Edward Gately, Senior News Editor

March 14, 2022

5 Min Read
Cloaked hacker

A U.S. Securities and Exchange Commission (SEC) proposal would require public companies to report data breaches and other cybersecurity incidents within four days of discovery.

According to newly proposed amendments to existing rules, listed companies would have to provide information in periodic report filings on policies, implemented procedures and the measures taken to identify and manage cybersecurity risks. The amended rules would also instruct companies to provide updates regarding previously reported security breaches.

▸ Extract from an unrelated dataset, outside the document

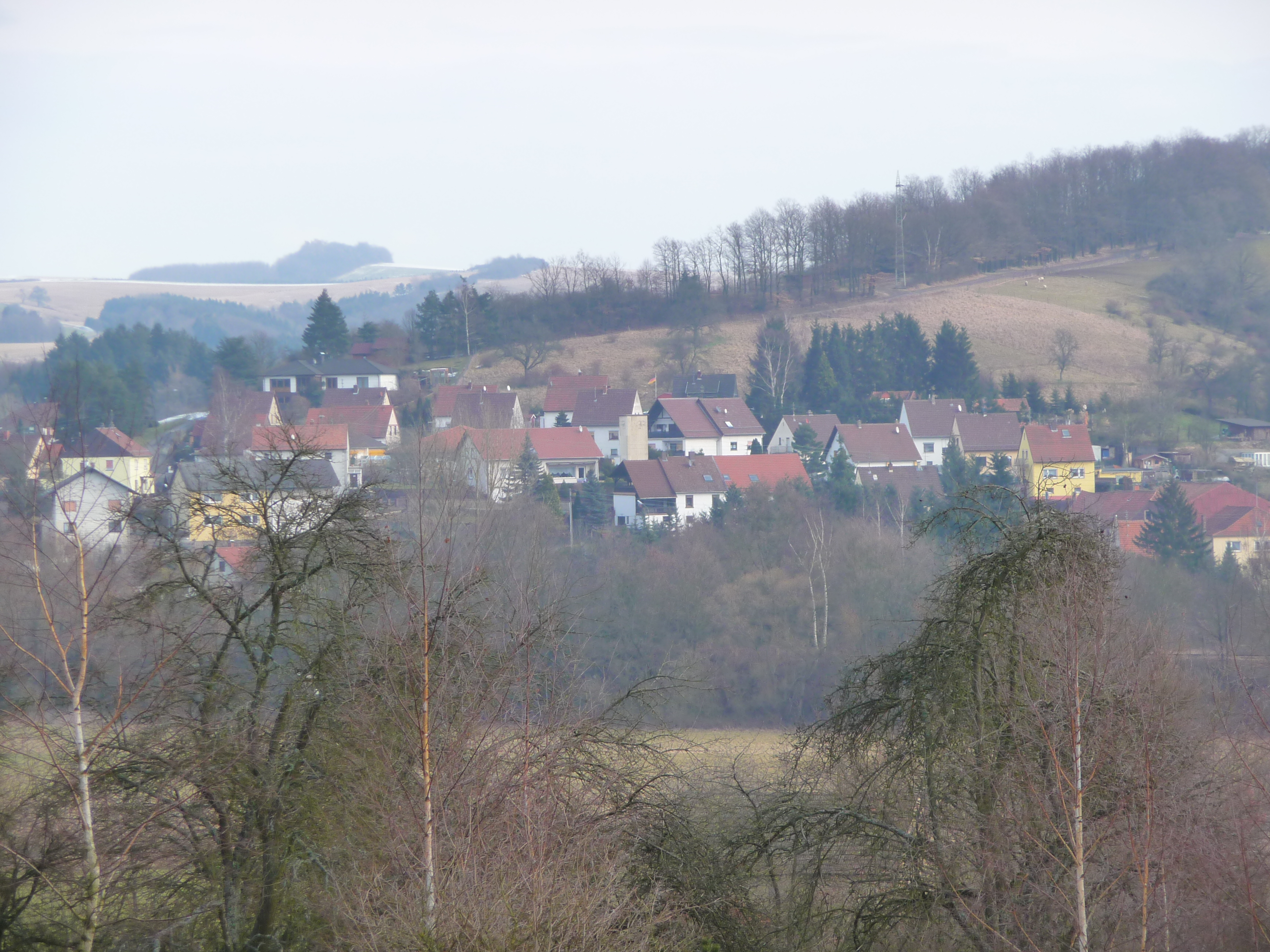 Blick auf Ulmet (Landkreis Kusel, Deutschland)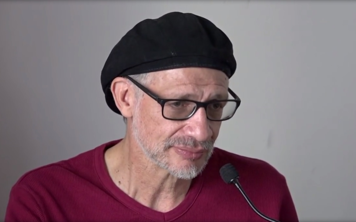 Slavoj Zizek y la crítica del historicismo posmoderno de Santiago Castro-Gómez. Presentación del libro en la librería "Traficantes de sueños" en Madrid.

Gary Gensler is SEC chair.


SEC’s Gary Gensler

“Over the years, our disclosure regime has evolved to reflect evolving risks and investor needs,” he said. “Today, cybersecurity is an emerging risk with which public issuers increasingly must contend. Investors want to know more about how issuers are managing those growing risks. A lot of issuers already provide cybersecurity disclosure to investors. I think companies and investors alike would benefit if this information were required in a consistent, comparable and decision-useful manner.”

Not All Cyberattacks are Equal

Joseph Carson is chief security scientist and advisory CISO at Delinea. He said the SEC proposal reinforces the importance of being incident response ready. It also emphasizes a solid backup and recovery strategy.


Delinea’s Joseph Carson

“The proposals, however, appear to treat data breaches and cybersecurity incidents all equally rather than as risk-based, which is a big surprise,” he said. “We know that the impact and severity of data breaches and cybersecurity incidents can vary significantly depending on the scale and type of data impacted. Organizations are really going to need to ramp up their incident response plans to be incident response ready as many organizations even after four days of discovering a data breach are still trying to identify the impact. So reporting an incident at the same time will require quick incident response capabilities.”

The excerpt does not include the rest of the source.